Let's go back to our linear equations and systems. There are many ways to define what "linear" means, but they all boil down to the same thing.
The equation $ax + b = 0$ is called linear because the function $f(x) = ax+b$ is a linear function. We know that there are several ways to know what one particular function means. One of them is to just write the expression for it, as we did above. Another way is to plot it. This is one of the most exciting parts of maths and science - when we have to fiddle around with beautiful plots (although not so beautiful in this case).
The function produces a straight line and we can see it.
How do we plot functions in general?
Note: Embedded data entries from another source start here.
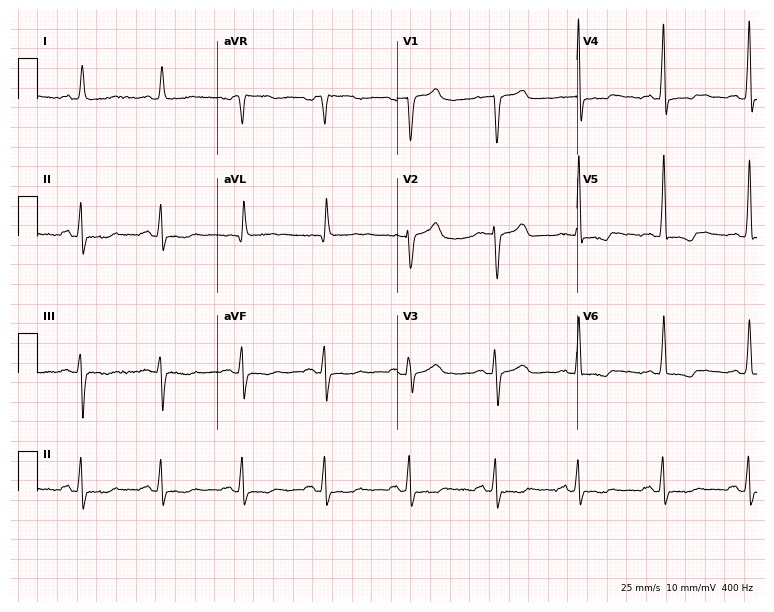
12-lead ECG from a 67-year-old man (7.3-second recording at 400 Hz). No first-degree AV block, right bundle branch block, left bundle branch block, sinus bradycardia, atrial fibrillation or sinus tachycardia recorded for this tracing. Other findings, if any, are not listed.
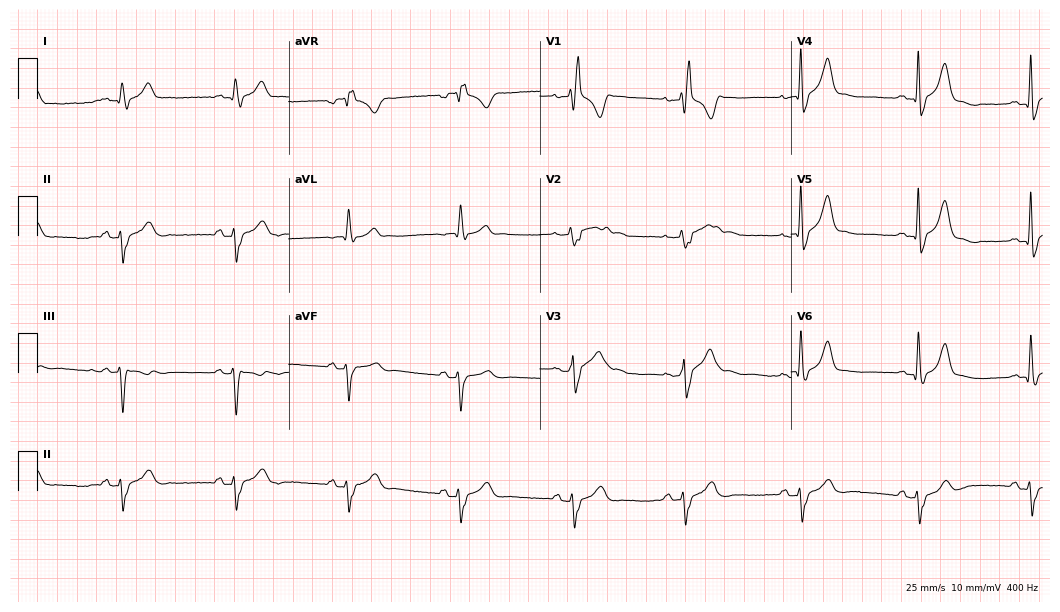
Resting 12-lead electrocardiogram (10.2-second recording at 400 Hz). Patient: a 41-year-old male. The tracing shows right bundle branch block.
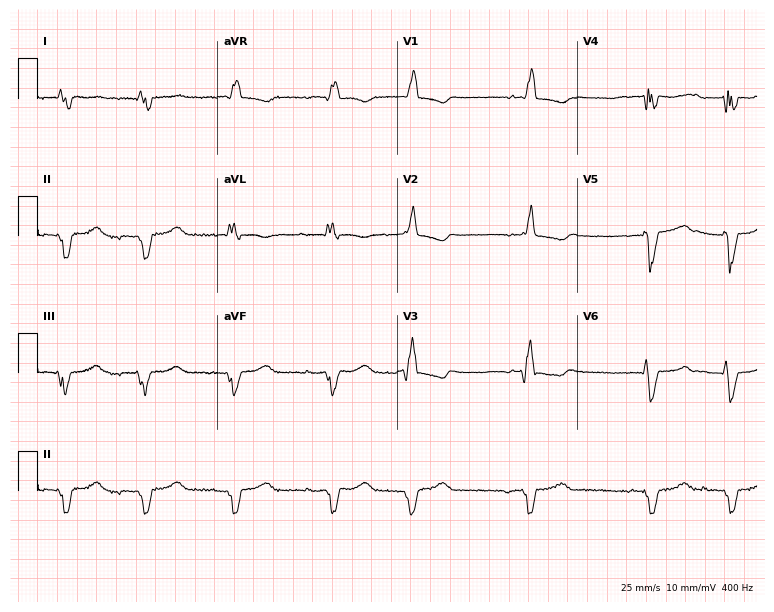
Resting 12-lead electrocardiogram. Patient: a female, 53 years old. The tracing shows right bundle branch block (RBBB).
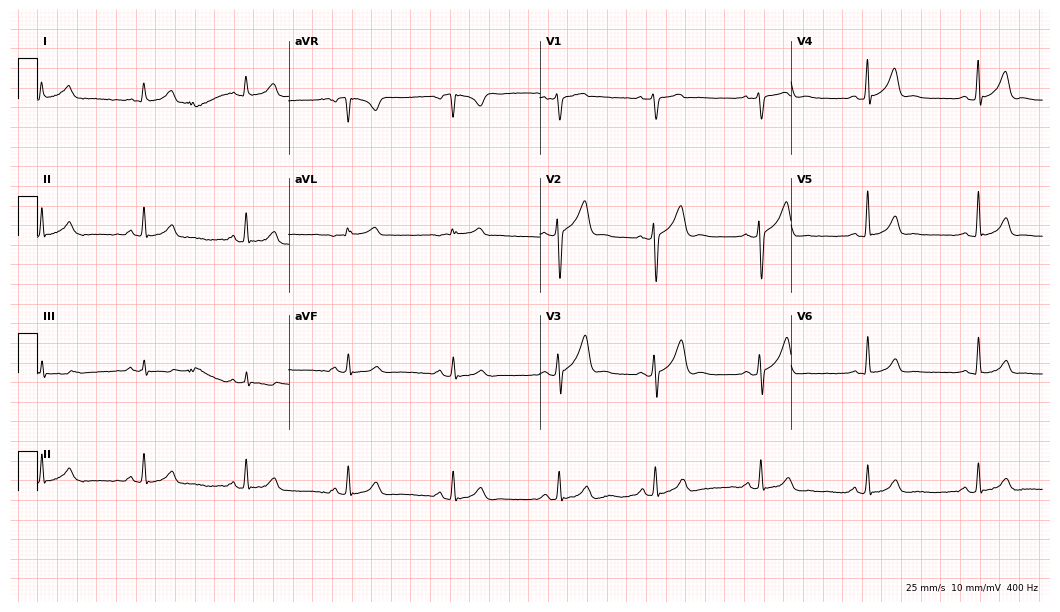
Resting 12-lead electrocardiogram (10.2-second recording at 400 Hz). Patient: a male, 38 years old. Read as a normal ECG.
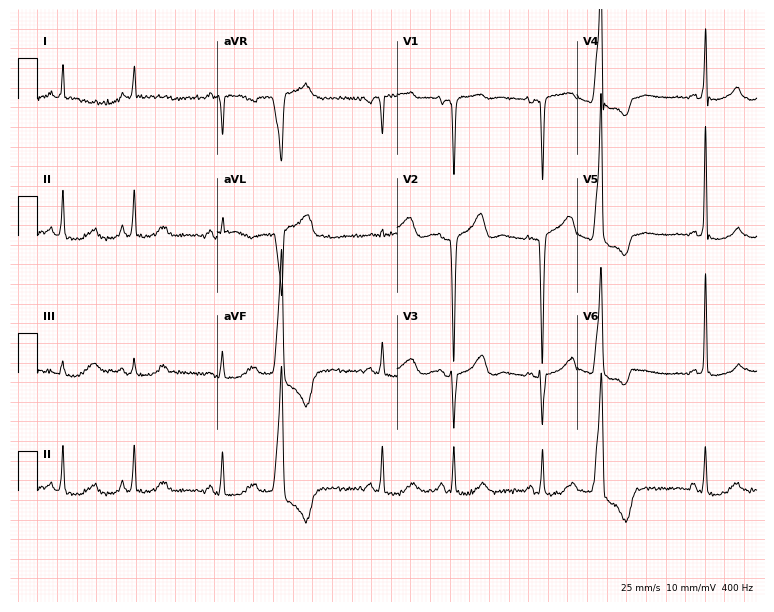
Resting 12-lead electrocardiogram. Patient: a 79-year-old female. None of these six findings is recorded: first-degree AV block, right bundle branch block, left bundle branch block, sinus bradycardia, atrial fibrillation, sinus tachycardia.
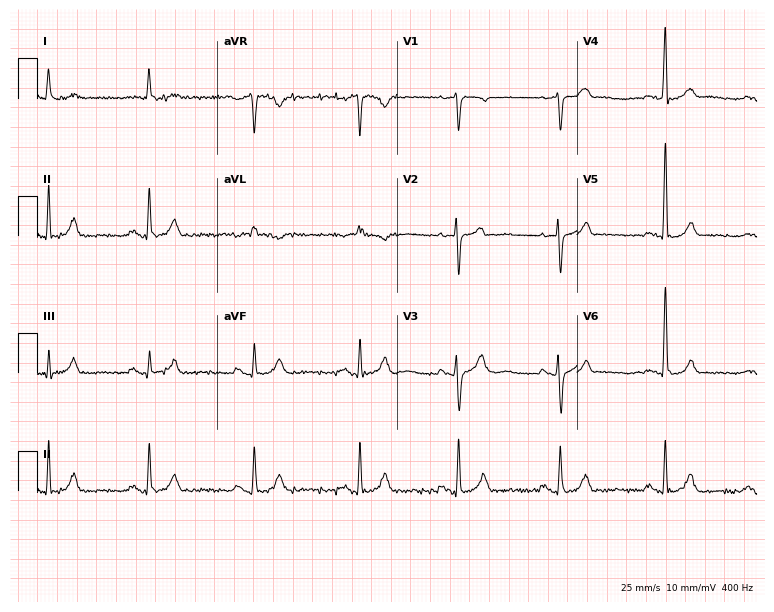
12-lead ECG from a woman, 73 years old (7.3-second recording at 400 Hz). No first-degree AV block, right bundle branch block, left bundle branch block, sinus bradycardia, atrial fibrillation or sinus tachycardia recorded for this tracing.

Ww know that functions take many (possibly infinitely many) inputs. We can't draw all of them. We could, however, evaluate the function at some points and connect them with tiny straight lines. If the points are too many, we won't notice - the plot will look smooth.
Now, let's take a function, e.g. $y = 2x + 3$ and plot it. For this, we're going to use numpy arrays. This is a special type of array which has two characteristics:
x = [1, 2, 3, 10] and we write 2 * x, we'll get [2, 4, 6, 20]. That is, all operations are performed at all indices. This is very powerful, easy to use and saves us A LOT of looping.There's one more thing: it's blazingly fast because all computations are done in C, instead of Python.
First let's import numpy. Since the name is a bit long, a common convention is to give it an alias:
import numpy as np
Import that at the top cell and don't forget to re-run it.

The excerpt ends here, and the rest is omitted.